Sur la façade de l'Eglise, à droite du porche, se dresse un Conquistador. Un sarment de vigne grimpe sur les bottes, évite l'épée, s'entortille autour des cuisses puis des cuirasses, et atteint son pourpoint. La liane sacrée des Espagnols déploie ses pampres, ses feuilles s'ouvrent, ses grappes cherchent le visage du saint, elles s'inclinent vers sa bouche. Il va boire la boisson sacrée, celle qui se transforme en sang, celui de l'Homme dieu. Le vin s'écoule dans la bouche. Le miracle a lieu. Paysans et Indiens tombent à genoux aux pieds de l'homme à l'armure dorée, murmurent une prière, l'implorent.
Un coup de fouet claque.
Le carrosse d'or de Ferdinand, vice-roi du Pérou, accompagné de Camilla, sa nouvelle maîtresse, favorite de la troupe de comédiens arrivée dans cette riche et lointaine colonie espagnole après un voyage dans les deux océans,arrive de la grande Place d'Armes au galop de ses quatre chevaux ébouriffés. Face au miracle, les chevaux se cabrent, effrayés. Ferdinand se jette sur Camilla, la saisit, la retient, l'étreint, lui évite la chute. L'éclair d'un embrassement. Les écailles d'or du pourpoint du saint pleuvent sur les mendiants. Les Indiens s'émerveillent, se signent. La foule accourt de toutes parts. C'est le miracle de la liane sacrée des Espagnols. Ferdinand, en pourpoint éclatant d'or lui aussi, caresse de ses yeux sa plus belle conquête. Il lui faisait l'honneur d'une visite de Lima au grand scandale du haut clergé et de la noblesse espagnole. Le carrosse est couvert de sculptures baroques où apparaissaient des angelots, leurs visages bouffis et leurs ailes avortées.
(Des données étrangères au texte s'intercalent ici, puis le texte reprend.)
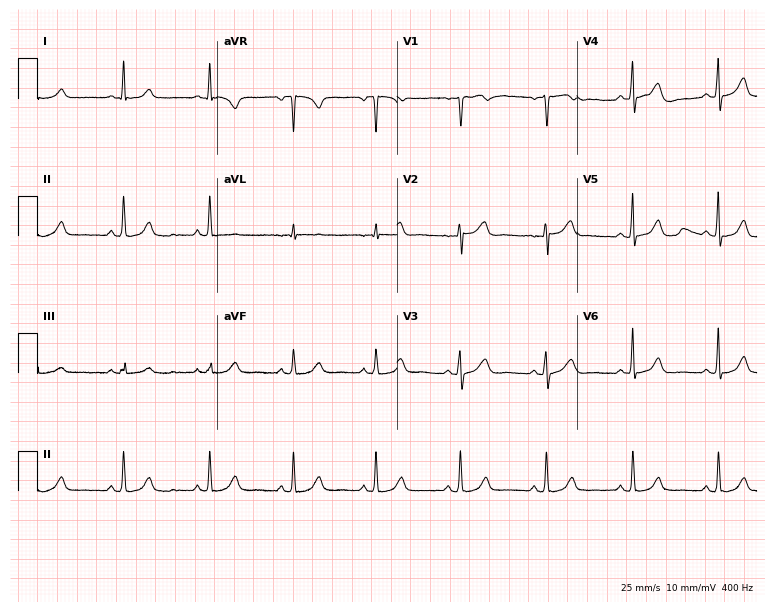
12-lead ECG (7.3-second recording at 400 Hz) from a female, 56 years old. Labelled as a normal ECG.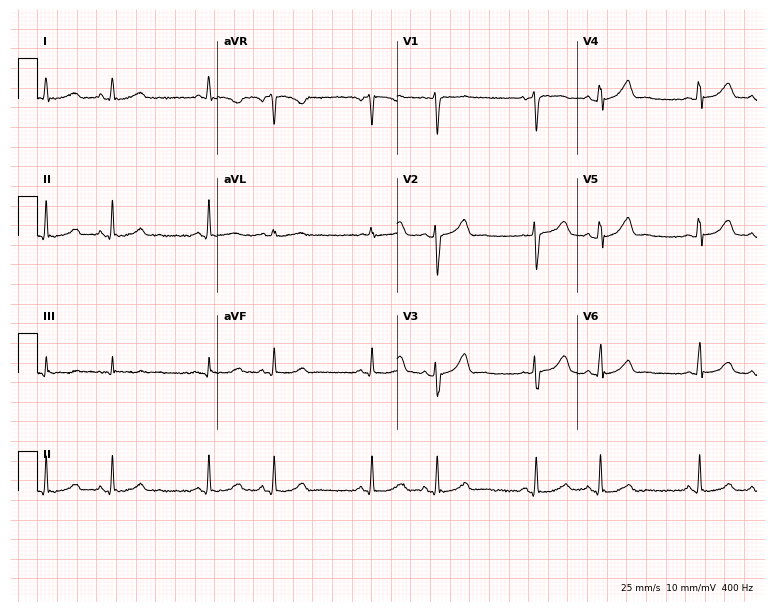
ECG — a female, 51 years old. Screened for six findings — first-degree AV block, right bundle branch block, left bundle branch block, sinus bradycardia, atrial fibrillation, sinus tachycardia — none is recorded. Only these six findings were labelled.

Les indiens qui les avaient peints leur avaient fait des joues roses, des yeux bleus et des chairs très blanches. Etait-ce pour plaire aux Espagnols, par esprit courtisan, ou par ironie pour se moquer de leurs maîtres dont la presque absence de mélanine semblait ridicule et sujet de moqueries à ces gens à la peau mate. C'étaient des albinos, des fantômes.
- Te mareaste Tonon ?
Le curandero me fit sortir de ma contemplation de cette vision du vice-roi du Pérou, parée d'or, et de sa Camilla, pour retrouver la demi-obscurité de la cabane.
- Te mareaste Tonon ?
Le goût amer de l'ayahuasca avait disparu. Une petite heure auparavant j'avais ingurgité ce liquide épais et violemment vomitif qu'il m'avait servi. J'avais hésité longtemps avant d'absorber l'ayahuasca, par peur de l'inconnu et de toutes ces visions qui affolent les locaux, métis hispanophones et indigènes riverains. Visions de serpents ouvrant des bouches armées de crocs venimeux, de boas géants s'approchant et s'enroulant autour de leurs corps pour les étouffer. L'amertume de l'ayahuasca s'étant dissipé, je me félicite d'avoir essayé ce breuvage, il m'offre de belles images, en rien effrayantes.